This report explains the first steps in ingesting and understanding the three corpus of data, with the goal of creting a “next word” predicting system. The corpus analysed had excerpts of phrases from Twitter, Blogs and News, anonymised.
The first step in the analysis was to read each of the files and count the number of lines and words in each one, using the wc command:
The result was:
| File | Lines | Words | Characters |
|---|---|---|---|
| en_US.blogs.txt | 899288 | 37334434 | 210160014 |
| en_US.twitter.txt | 2360148 | 30373830 | 167105338 |
| en_US.news.txt | 1010242 | 34372596 | 205811889 |
| - | - | - | - |
Initially, I created a 60/40 split for train/test, unfortunatelly, my computer could not handle the dataset, so I ended using 5000 lines from each text file in the training set, totalling 15000 lines.
From those 15000 lines, I have a total of 887302 words.
| freq | Variable | |
|---|---|---|
| the | 43970 | the |
| and | 22603 | and |
| for | 9083 | for |
| that | 8936 | that |
| with | 6403 | with |
| was | 5859 | was |
| you | 5832 | you |
| have | 4559 | have |
| this | 4432 | this |
| but | 4072 | but |
| are | 4006 | are |
| from | 3500 | from |
| not | 3399 | not |
| his | 2859 | his |
| they | 2829 | they |
| will | 2606 | will |
| has | 2518 | has |
| all | 2496 | all |
| about | 2446 | about |
| one | 2307 | one |
| just | 2256 | just |
| when | 2224 | when |
| what | 2201 | what |
| who | 2200 | who |
| had | 2136 | had |
| out | 2097 | out |
| your | 2048 | your |
| can | 2005 | can |
| their | 1960 | their |
| like | 1955 | like |
| freq | Variable | |
|---|---|---|
| "blessing | 1 | "blessing |
| “bibles” | 1 | “bibles” |
| "beta | 1 | "beta |
| “besties”, | 1 | “besties”, |
| “beloved”, | 1 | “beloved”, |
| “beeramids” | 1 | “beeramids” |
| “beaten” | 1 | “beaten” |
| "bag | 1 | "bag |
| "away | 1 | "away |
| "austin-based | 1 | "austin-based |
| "auntie | 1 | "auntie |
| "attempt | 1 | "attempt |
| “anti-semitism”. | 1 | “anti-semitism”. |
| "animal | 1 | "animal |
| “anger” | 1 | “anger” |
| “aha” | 1 | “aha” |
| "against | 1 | "against |
| "afternoon, | 1 | "afternoon, |
| "adjust | 1 | "adjust |
| “abstinence” | 1 | “abstinence” |
| "absolute | 1 | "absolute |
| "abolitionist | 1 | "abolitionist |
| “a” | 1 | “a” |
| "[arrest] | 1 | "[arrest] |
| “50s” | 1 | “50s” |
| “3.” | 1 | “3.” |
| "18 | 1 | "18 |
| “-ies”: | 1 | “-ies”: |
| "‘bloody’ | 1 | "‘bloody’ |
| "‘beauty,’ | 1 | "‘beauty,’ |
It seems that the most frequent words are those considered stop words. They usually are removed if we want to extract some “meaning” from the texts, like in sentiment analysis, but this won´t help me in predicting the next word.

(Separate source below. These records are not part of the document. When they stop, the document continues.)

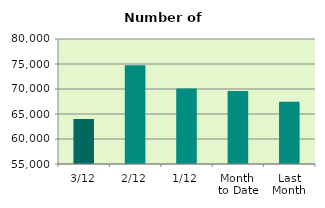
| Category | Series 0 |
|---|---|
| 3/12 | 63994 |
| 2/12 | 74744 |
| 1/12 | 70098 |
| Month 
to Date | 69612 |
| Last
Month | 67470.455 |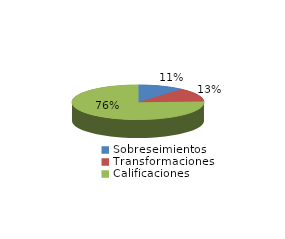
| Category | Series 0 |
|---|---|
| Sobreseimientos | 781 |
| Transformaciones | 893 |
| Calificaciones | 5188 |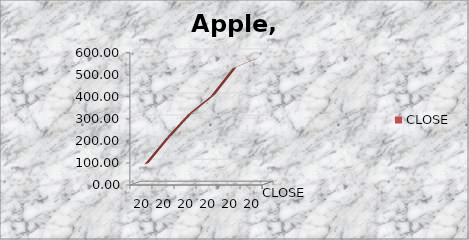
| Category | CLOSE |
|---|---|
| 2008.0 | 82.53 |
| 2009.0 | 203.76 |
| 2010.0 | 311.89 |
| 2011.0 | 391.6 |
| 2012.0 | 519.13 |
| 2013.0 | 561.02 |

I plan to create a model that ‘learns’ the most common chains of for words, and for every three words, predict the last one by choosing the most frequenty one in it´s memory. If the sequence of three words are not in the memory, it will try to use only two words, or one if it fails. In the case that it cannot find a chain of words, will just try ‘the’, since it´s the most frequent word.